Besides known miRNAs, candidates are marked in Additional file 1 that pass various other filters (see Section Methods). This allows a flexible combination of filtering criteria, including those derived from the precursor structure or the mature sequence. 526 orthologs (from 605) remain after applying the hairpin filter and 494 after the seed filter. Here, we also utilize the existence (detection) of a miRNA homolog in more than one primate species (besides human). This is to improve the reliability of predictions and helps to reduce the effect of possible sequencing errors. In our setup, 499 human precursor miRNAs are found to have a homologous sequence in all three primates. 563 miRNAs are conserved in both chimpanzee and orangutan, and 530 are shared between orangutan and rhesus macaque.

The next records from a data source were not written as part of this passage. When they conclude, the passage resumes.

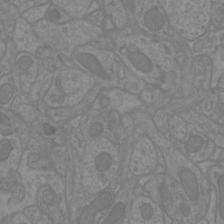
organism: Mouse
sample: Cortical neurons
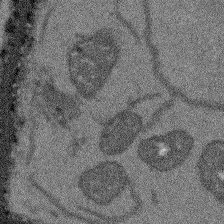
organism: Arabidopsis thaliana
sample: Root tip

Additional file 2 lists all homologs of human mature miRNAs found in the orangutan precursors. The 682 entries include homologs of both 5' and 3' miRNAs, some originating from the same precursor. 611 human mature miRNAs are conserved in at least one orangutan precursor, resulting in 624 different sequences.

Identification of lineage-specific microRNAs

Another question of interest is which and how many miRNAs are lineage- or species-specific. Our analysis especially supports the identification of human-specific miRNAs. Since we cannot completely exclude the possibility that some homologs may not be found because of erroneous or incomplete genome assembly, we require the negative prediction of a miRNA to be confirmed by our method in at least two of the three non-human primate genomes at hand. Additional file 3 lists all 35 homologs which are missing in this way. 12 human miRNAs could not be identified in any of the three primate genomes and, thus, are the most likely to be human-specific. These in particular may be responsible for phenotypic differences between human and non-human primates, i.e., may help to explain what makes us human.

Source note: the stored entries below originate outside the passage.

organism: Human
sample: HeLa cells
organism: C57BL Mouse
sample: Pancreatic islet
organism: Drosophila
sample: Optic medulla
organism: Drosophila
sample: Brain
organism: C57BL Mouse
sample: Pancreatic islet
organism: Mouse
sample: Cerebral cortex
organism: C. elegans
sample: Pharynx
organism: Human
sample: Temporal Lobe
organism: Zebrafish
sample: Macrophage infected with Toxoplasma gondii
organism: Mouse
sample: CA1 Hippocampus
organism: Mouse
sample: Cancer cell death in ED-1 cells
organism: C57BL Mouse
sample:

Sequence and structural similarities to a human miRNA are strong indications for a putative homolog to be transcribed and functional. Nevertheless, the expression levels of both miRNAs may differ due to alterations in the specific regulatory pathway that controls their expression. In addition, the regulatory effects, i.e., the selection and expression of target genes, may be significantly different. This is due to a fast evolution of miRNA binding sites [25] which led to many lineage- or species-specific sites and is just as responsible for what makes us different from other primates.

Conclusion

In this comparative study we searched the genomes of three non-human primates for miRNAs. The applied prediction algorithm (outlined in Section Methods) verifies multiple criteria based on similarities to known human miRNAs in sequence and structure to detect both closely-related and more distantly-related homologs. The parallel analysis allows, in particular, the prediction of a miRNA in multiple species to be used as an additional filter. In return, it provides some support for the configuration of the method, i.e., for the parameter settings (thresholds) and filter definitions used here. The other results of this study may be summarized as follows:

(1) A thorough and comprehensive search for novel orangutan miRNAs. More than 500 putative miRNA genes have been identified, where the precursor sequence is at least 85 percent identical to its ortholog in human.

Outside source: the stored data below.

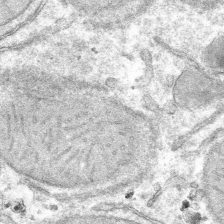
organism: Mouse
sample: Mouse hepatocytes
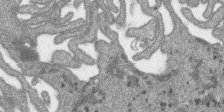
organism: Human
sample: Lung epithelial cells infected with SARS-CoV-2

(2) Both sequence distances and structure distances to human miRNAs have been found to be more similar for orangutan and rhesus macaque than for orangutan and chimpanzee, indicating a more similar evolutionary distance to human on the miRNA level.

(3) The proportion of identical or nearly identical precursor sequences with human has been found relatively small for all three primate species, considering the evolutionary distances and compared to the mature sequences. Only about 40 percent are the same in human and orangutan.

(4) Identification of common and lineage-specific miRNAs. 499 miRNA sequences are conserved in all primates investigated here. 35 human miRNAs have not been found in at least two non-human primate genomes and some of which might actually be human-specific.